Figure 2: SCARLET outperforms existing methods for phylogeny inference on simulated single-cell data.

Figure 2:

(Left) Mutation matrix error, (Center) Pairwise ancestral relationship error, and (Right) Runtime for each method. SCARLET was run either knowing (‘True CN Tree’) or not knowing (‘Optimal CN Tree’) the true copy number tree.

We evaluated the effect of the input copy number tree on SCARLET’s accuracy by running SCARLET in two modes: when the true copy-number tree is either known (‘SCARLET True CN Tree’) or unknown (‘SCARLET Optimal CN Tree’). In this latter case, we enumerated all copy-number trees, ran SCARLET once for each copy-number tree, and output the solution with the highest likelihood. In both cases, we provided SCARLET with the true copy-number profiles of each cell and the true set ℒ of supported losses. SCARLET exhibited comparable performance when running with or without knowledge of the copy-number tree (Fig. 2(A)–(B)). Notably, in 46/50 simulated instances, the maximum likelihood solution obtained when running SCARLET with unknown copy-number tree was identical to the solution found when providing the true copy-number tree. Clearly, running SCARLET with all possible copy-number trees (16 copy-number trees in this simulation) increases the runtime (Fig. 2(C)), but the runtime remains reasonable when the number of copy-number profiles is small, which is the case for many real datasets (see below).

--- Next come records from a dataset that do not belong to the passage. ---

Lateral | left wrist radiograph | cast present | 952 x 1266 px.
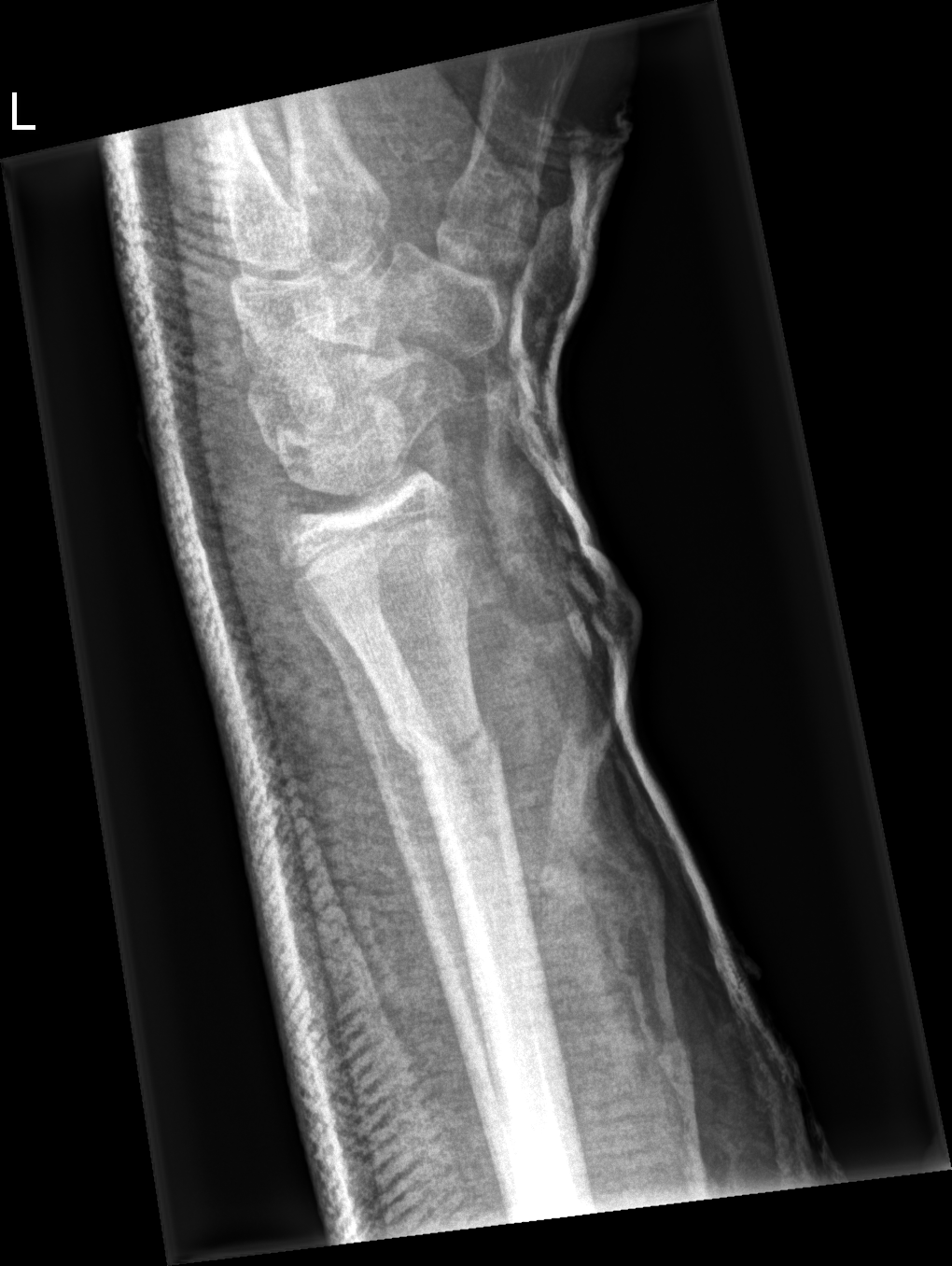
{"fracture": "1 @ [x1=385, y1=690, x2=504, y2=796]"}
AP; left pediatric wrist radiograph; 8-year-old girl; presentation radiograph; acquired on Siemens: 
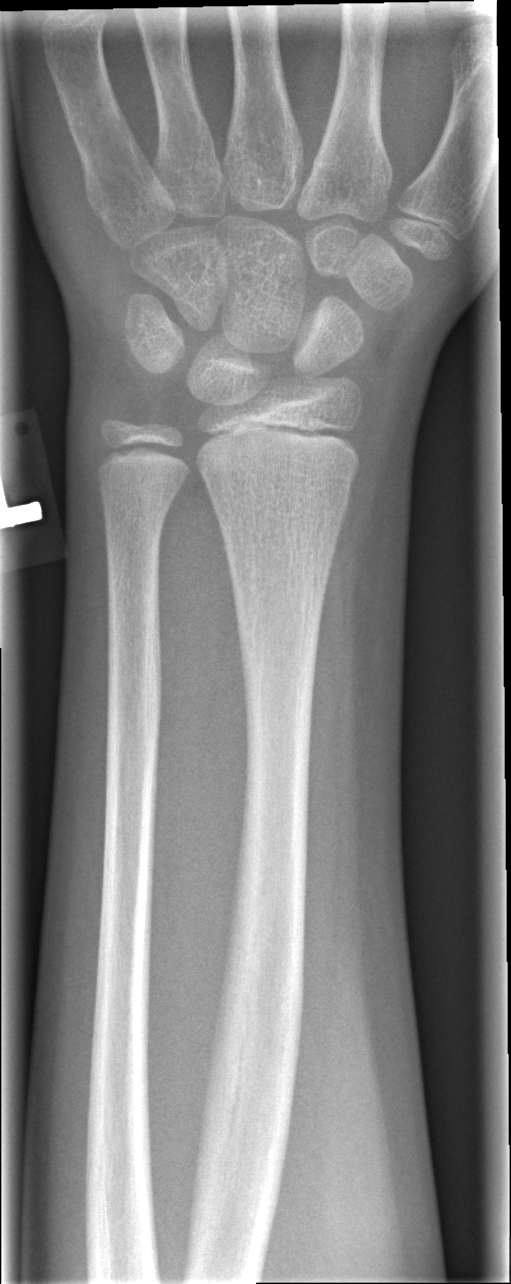

One fracture at [209, 479, 356, 535].
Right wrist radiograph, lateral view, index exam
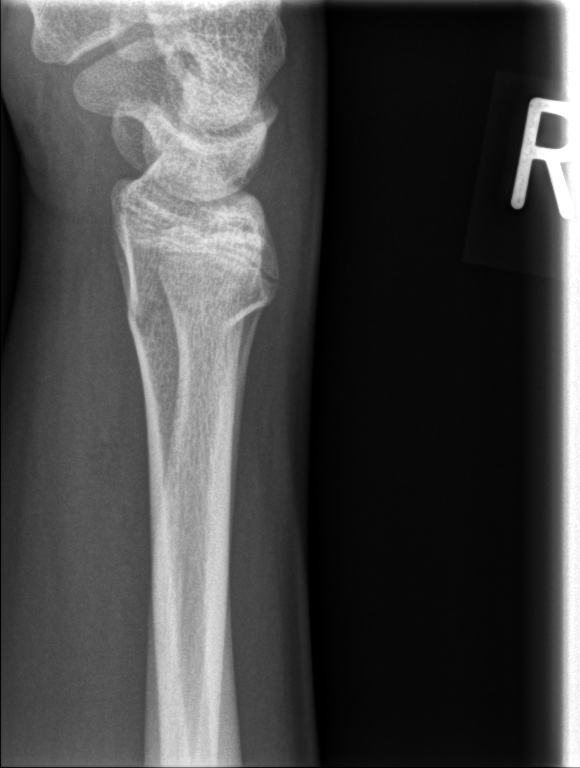 Positive pronator fat-pad sign: [x1=72, y1=240, x2=159, y2=600]. Fracture — [x1=117, y1=267, x2=279, y2=343].
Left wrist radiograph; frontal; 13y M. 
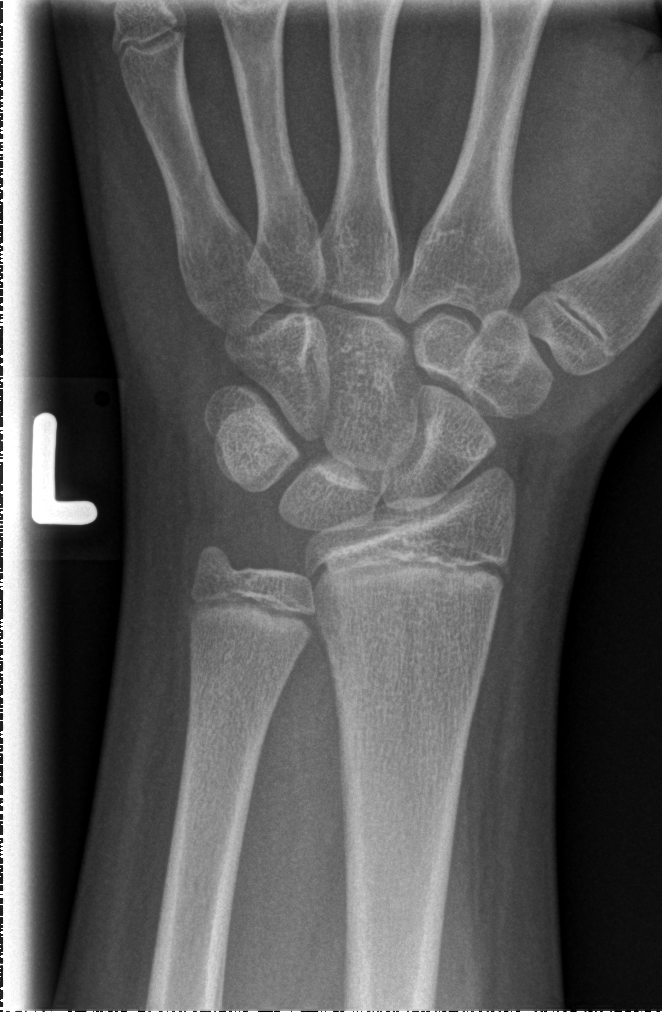
FINDINGS: Fx: none.
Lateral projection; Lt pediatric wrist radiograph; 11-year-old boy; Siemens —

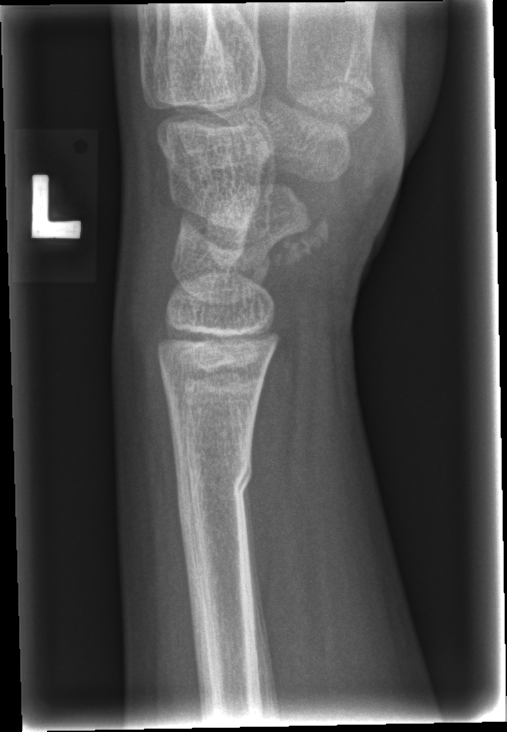 Coordinates are [x1, y1, x2, y2] in image pixels. AO code 23r-M/2.1. Fracture identified at 173 446 256 520.
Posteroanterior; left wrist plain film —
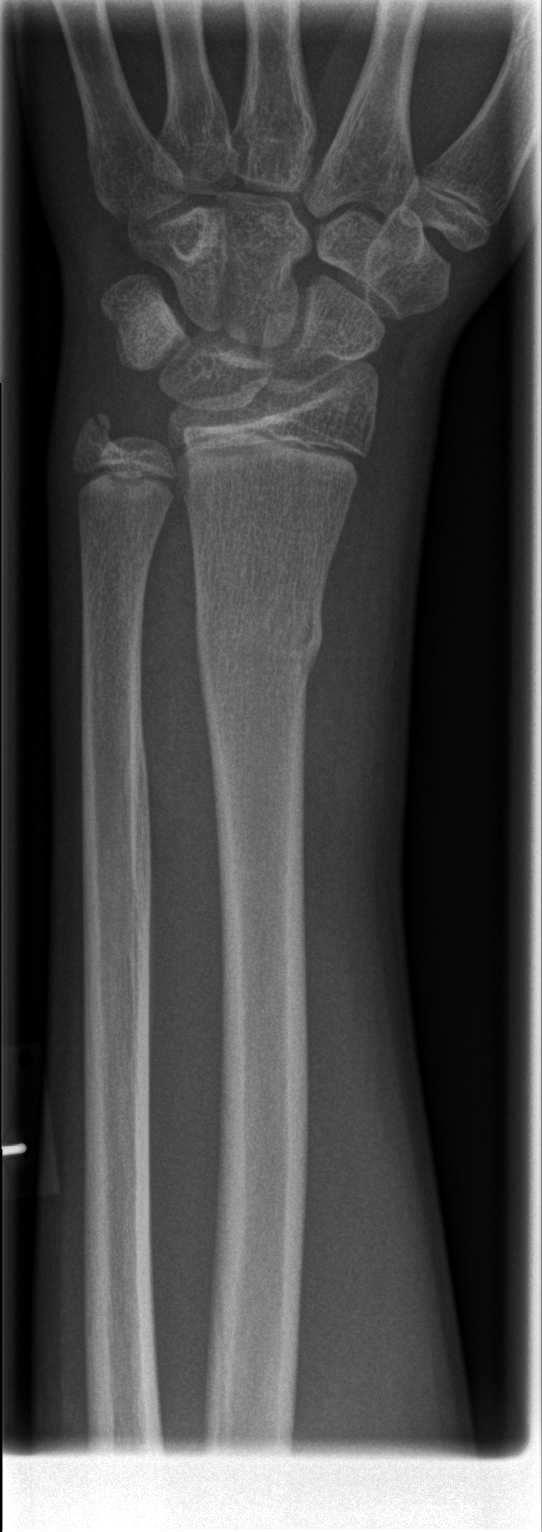

Boxes as x1,y1,x2,y2 (top-left / bottom-right, pixel units). Fx: 189,593,329,693; 67,403,131,470.
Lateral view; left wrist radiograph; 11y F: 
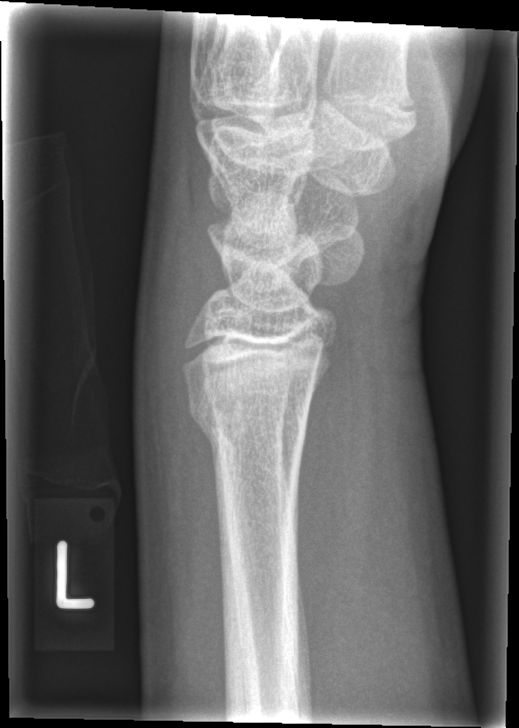

Q: Any fracture seen?
A: One bone fracture at bbox(187, 390, 311, 456)
Q: What is the AO/OTA classification?
A: AO/OTA classification: 23r-M/2.1
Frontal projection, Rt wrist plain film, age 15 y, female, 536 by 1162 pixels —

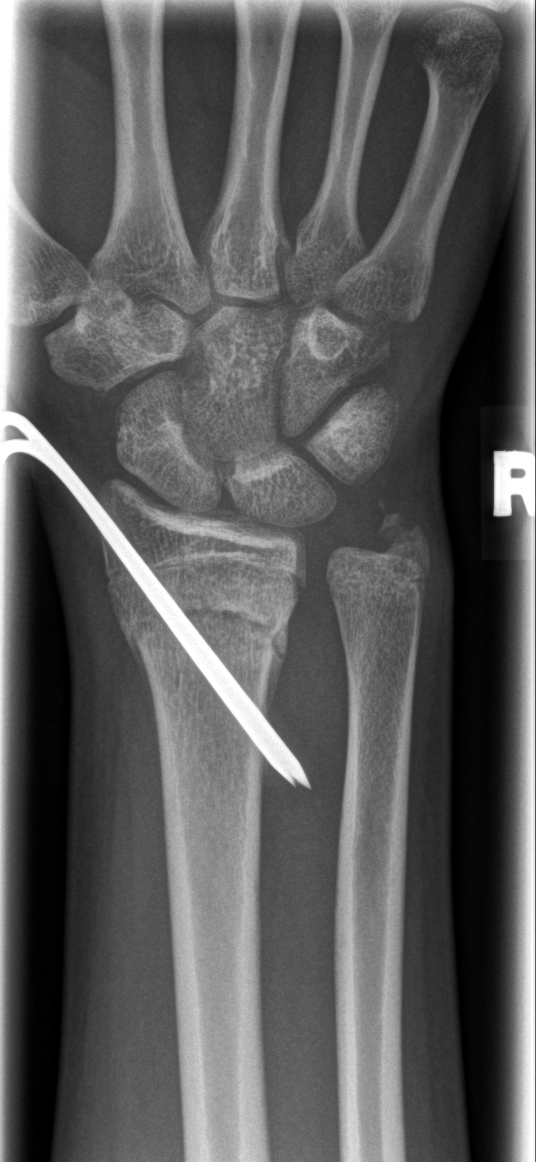 periosteal reaction = 2 @ [112, 587, 156, 701] [268, 618, 288, 715]
bone fracture = [107, 586, 297, 683]; [371, 497, 429, 568]
hardware = 1 @ [2, 408, 317, 793]
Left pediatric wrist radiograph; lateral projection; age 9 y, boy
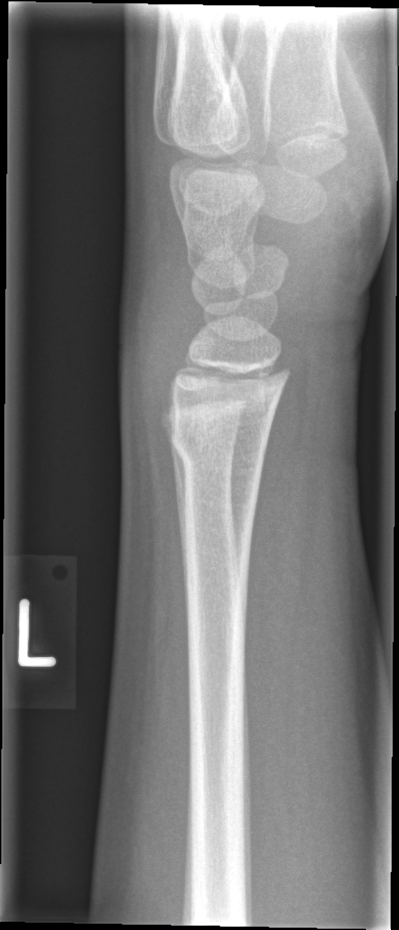
FINDINGS — AO/OTA classification: 23r-M/2.1. One Fx at [x1=168, y1=412, x2=270, y2=476].
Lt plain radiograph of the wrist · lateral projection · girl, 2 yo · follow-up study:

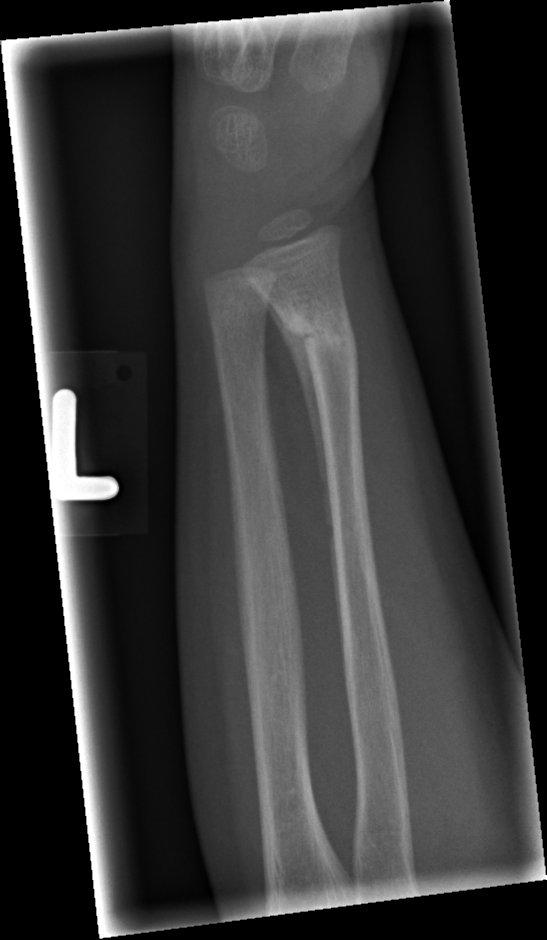 Decreased bone density (osteopenia).
Fx identified at 280 307 356 362; 205 283 274 339.
Periosteal thickening — 245 275 345 666.
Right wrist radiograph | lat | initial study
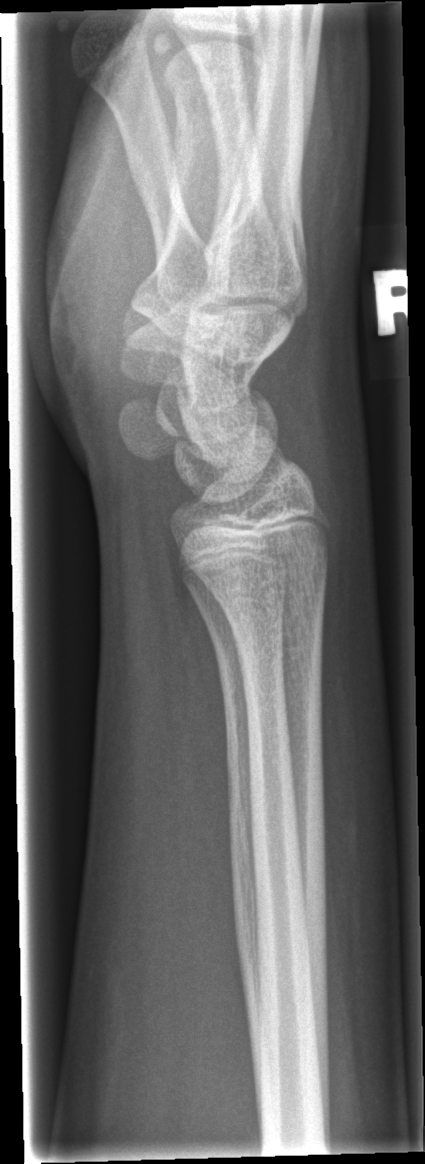
FINDINGS: Fracture: none labeled.
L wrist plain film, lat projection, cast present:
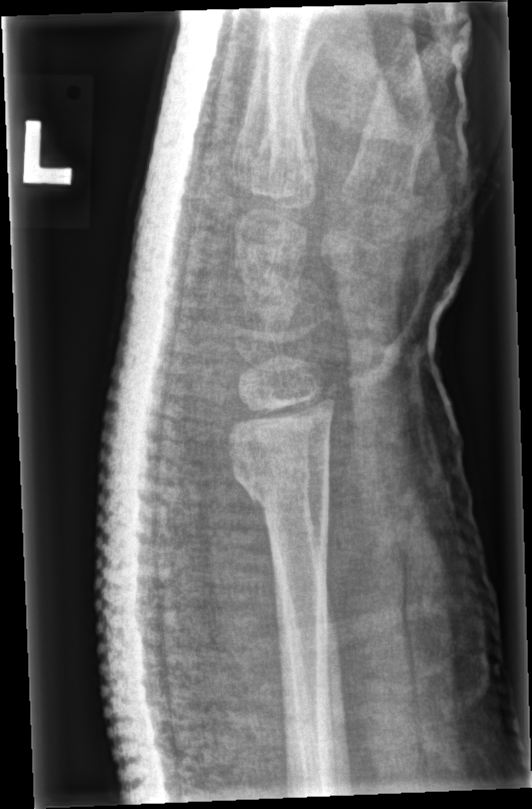
• Pixel coordinates, top-left origin, xyxy.
• Two fractures at (left=227, top=453, right=333, bottom=523) (left=257, top=447, right=315, bottom=496).
• AO code 23-M/2.1.
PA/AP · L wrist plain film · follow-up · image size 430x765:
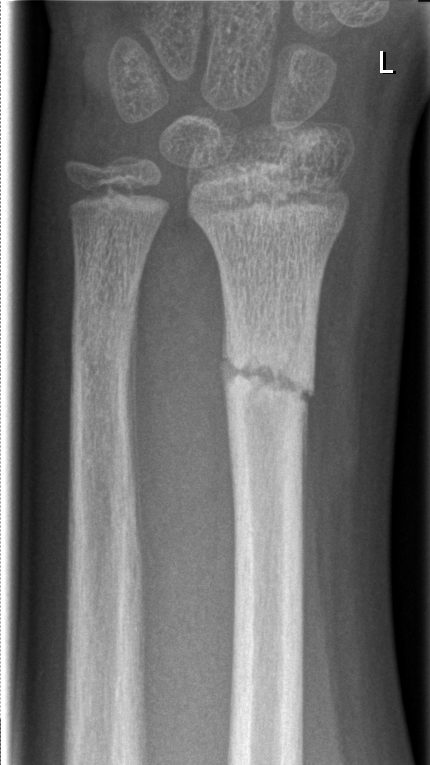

We further tested SCARLET to evaluate scalability to datasets for larger numbers of mutations (up to m = 100) and larger number of copy-number profiles (up to k = 10) (Fig. 3(AB)). SCARLET has no loss of accuracy for larger datasets and in some cases has better accuracy on larger datasets. The runtime of SCARLET increases with m, and increases moderately with k, but remains reasonable (with all simulated instances taking < 3 minutes to run). In addition, we tested how errors in inferring the correct number of copy-number profiles affected the accuracy of SCARLET (Fig. 3(C)). In particular, we tested two types of errors. In ‘merge’ errors, two sets of cells with distinct copy-number profiles are merged together into one. In ‘split’ errors, one set of cells is split and inferred to have two distinct copy-number profiles. With either type of error, SCARLET outperforms other algorithms, with ‘split’ errors leading to a larger reduction in performance than ‘merge’ errors.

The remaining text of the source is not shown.